Stored data entries:
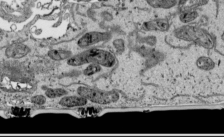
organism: Human
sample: Mitochondria in HCT116 cells
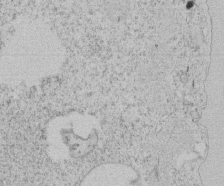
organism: Tetrahymena
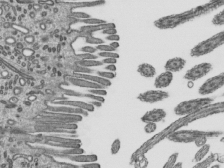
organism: Mouse
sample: Mouse epididymis efferent ductule cilia
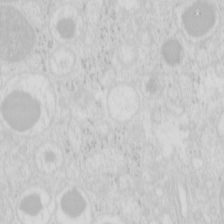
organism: Mouse
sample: Pancreas
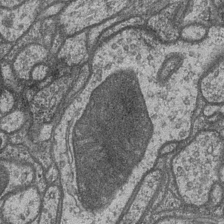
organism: Drosophila
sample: Optic medulla
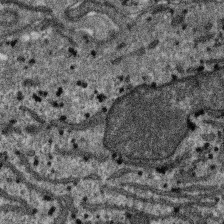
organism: Human
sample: Lung epithelial cells infected with SARS-CoV-2
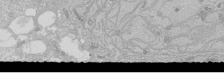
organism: Human
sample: Caco-2 cells
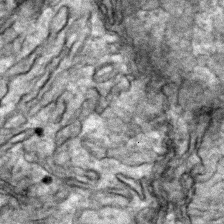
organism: Zebrafish
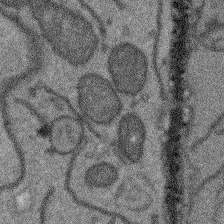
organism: Arabidopsis thaliana
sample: Root tip
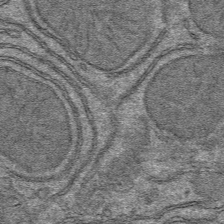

Instructions for the task:
Output all of the data above exactly; no pictures should appear.

Reply:
organism: Human
sample: Mitochondria in HCT116 cells
organism: Tetrahymena
organism: Mouse
sample: Mouse epididymis efferent ductule cilia
organism: Mouse
sample: Pancreas
organism: Drosophila
sample: Optic medulla
organism: Human
sample: Lung epithelial cells infected with SARS-CoV-2
organism: Human
sample: Caco-2 cells
organism: Zebrafish
organism: Arabidopsis thaliana
sample: Root tip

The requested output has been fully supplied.